Pierre Robin syndrome :
Pierre Robin syndrome presents with micrognathia and with a resultant displacement of the tongue into the posterior pharynx, which may occlude the upper airway. A central cleft of the soft palate usually is present in Pierre Robin syndrome.

Respiratory distress and cyanosis are caused by the obstruction of the upper airway. In the delivery room, the infant should be given supplemental oxygen and placed in a prone position in an attempt to have the tongue move forward in a dependent fashion from the posterior pharynx, relieving the airway obstruction.

If the infant continues to have persistent respiratory distress, an oral airway may be placed. Alternatively, an appropriately sized endotracheal tube may be passed through the nose into the hypopharynx.

Tracheotomies are generally not necessary and should be avoided in Pierre Robin syndrome. Intubation of these infants often is not easy because visualization of the larynx is difficult.

Tracheal webbing
The pathogenesis of tracheal webbing originates in the tenth week of gestation when an arrest in the development of the larynx near the vocal cords results in a residual web of tissue persisting in the airway. Approximately 75% of tracheal webs occur at the level of the vocal cords.

These lesions are critical if more than 50% of the airway diameter is occluded, but this is rare. These disorders may be relatively asymptomatic at birth, with the development of distress later when activity increases and the need for airway flow increases.

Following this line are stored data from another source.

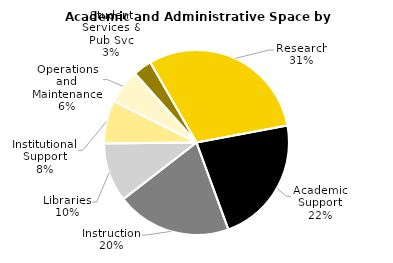
| Category | Series 0 |
|---|---|
| Research | 1564532.51 |
| Academic Support | 1151396.93 |
| Instruction | 1035506.08 |
| Libraries | 532190.76 |
| Institutional Support | 388531.94 |
| Operations and Maintenance | 310228 |
| Student Services & Pub Svc | 167399.39 |
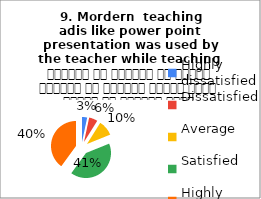
| Category |  9. Mordern  teaching 
adis like power point presentation was used by the teacher while teaching  शिक्षक ने शिक्षण के दौरान शिक्षण की आधुनिक तकनीक पावर पॉइंट का प्रयोग किया |
|---|---|
| Highly dissatisfied | 3 |
| Dissatisfied | 5 |
| Average | 9 |
| Satisfied | 37 |
| Highly satisfied | 36 |
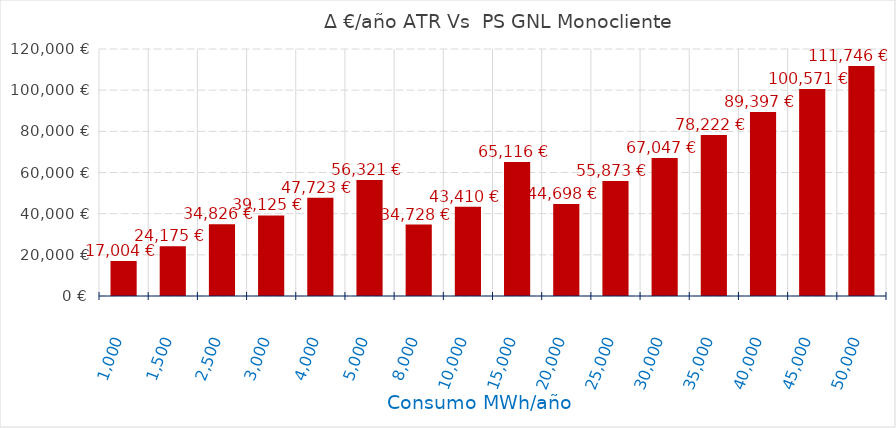
| Category | D €/año |
|---|---|
| 1000.0 | 17004.313 |
| 1500.0 | 24174.895 |
| 2500.0 | 34825.636 |
| 3000.0 | 39124.719 |
| 4000.0 | 47722.884 |
| 5000.0 | 56321.049 |
| 8000.0 | 34728.32 |
| 10000.0 | 43410.4 |
| 15000.0 | 65115.6 |
| 20000.0 | 44698.254 |
| 25000.0 | 55872.818 |
| 30000.0 | 67047.381 |
| 35000.0 | 78221.945 |
| 40000.0 | 89396.509 |
| 45000.0 | 100571.072 |
| 50000.0 | 111745.636 |
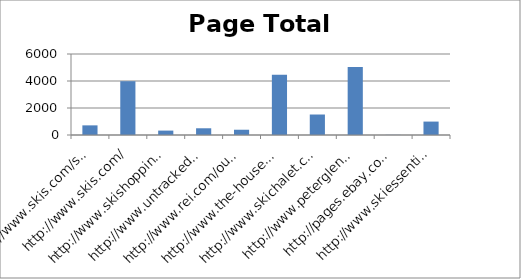
| Category | Total Links |
|---|---|
| http://www.skis.com/ski-equipment/c9/ | 714 |
| http://www.skis.com/ | 3985 |
| http://www.skishoppingguide.com/ | 326 |
| http://www.untracked.com/ | 498 |
| http://www.rei.com/outlet/category/22000078 | 390 |
| http://www.the-house.com/skis.html | 4464 |
| http://www.skichalet.com/ | 1518 |
| http://www.peterglenn.com/ | 5040 |
| http://pages.ebay.com/buy/guides/skis-skiing-equipment-buying-guide/ | 11 |
| http://www.skiessentials.com/ | 994 |
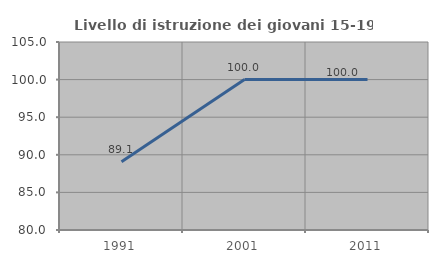
| Category | Livello di istruzione dei giovani 15-19 anni |
|---|---|
| 1991.0 | 89.062 |
| 2001.0 | 100 |
| 2011.0 | 100 |
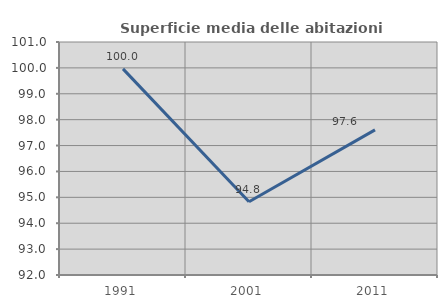
| Category | Superficie media delle abitazioni occupate |
|---|---|
| 1991.0 | 99.962 |
| 2001.0 | 94.828 |
| 2011.0 | 97.605 |
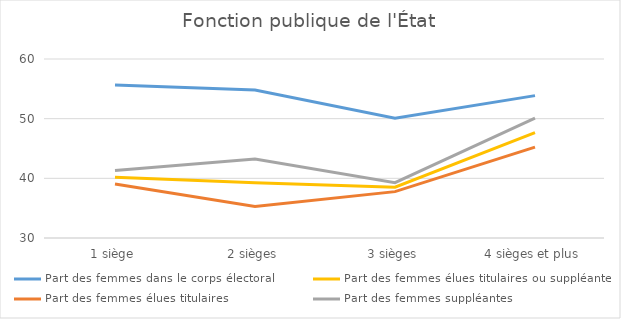
| Category | Part des femmes dans le corps électoral | Part des femmes élues titulaires ou suppléantes | Part des femmes élues titulaires | Part des femmes suppléantes |
|---|---|---|---|---|
| 1 siège | 55.64 | 40.172 | 39.043 | 41.301 |
| 2 sièges | 54.8 | 39.248 | 35.276 | 43.22 |
| 3 sièges | 50.07 | 38.52 | 37.768 | 39.272 |
| 4 sièges et plus | 53.86 | 47.673 | 45.24 | 50.106 |
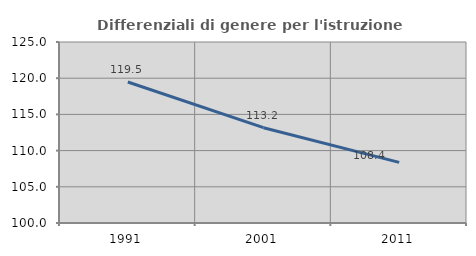
| Category | Differenziali di genere per l'istruzione superiore |
|---|---|
| 1991.0 | 119.476 |
| 2001.0 | 113.165 |
| 2011.0 | 108.368 |
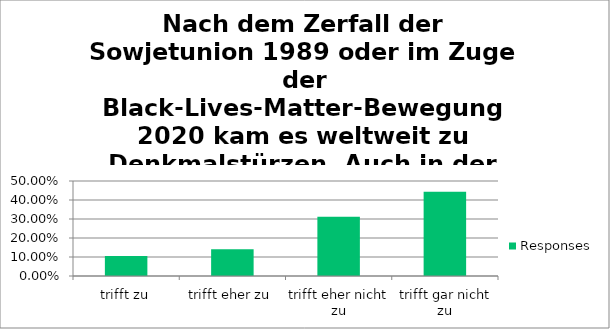
| Category | Responses |
|---|---|
| trifft zu | 0.105 |
| trifft eher zu | 0.14 |
| trifft eher nicht zu | 0.311 |
| trifft gar nicht zu | 0.443 |
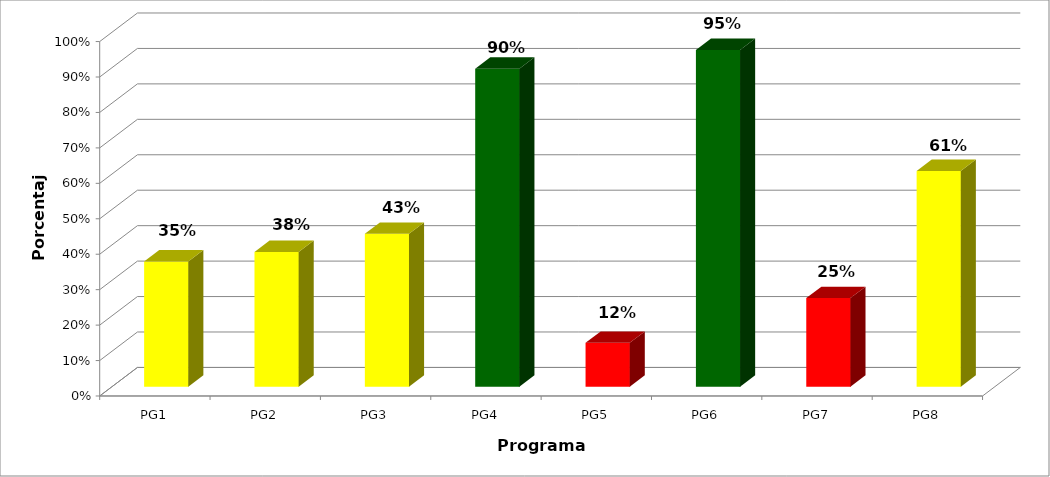
| Category | Series 0 |
|---|---|
| PG1 | 0.353 |
| PG2 | 0.38 |
| PG3 | 0.431 |
| PG4 | 0.897 |
| PG5 | 0.124 |
| PG6 | 0.95 |
| PG7 | 0.25 |
| PG8 | 0.609 |
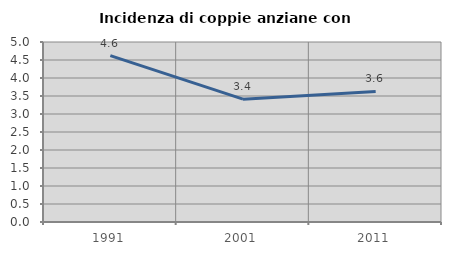
| Category | Incidenza di coppie anziane con figli |
|---|---|
| 1991.0 | 4.62 |
| 2001.0 | 3.412 |
| 2011.0 | 3.628 |

When attempting to intubate these infants, an obstructive covering may be observed over the larynx and may occlude the airway completely. If the web consists of a thin membrane, the ETT may be pushed beyond the obstruction. However, if the membrane is thick, the infant requires an emergency tracheotomy. If the infant is manifesting severe distress, a large bore needle or catheter may be placed into the trachea to allow for gas exchange while arranging for emergency treatment.

Caution must be used because inexperienced personnel may confuse this rare disorder with simple inability to visualize the vocal cords.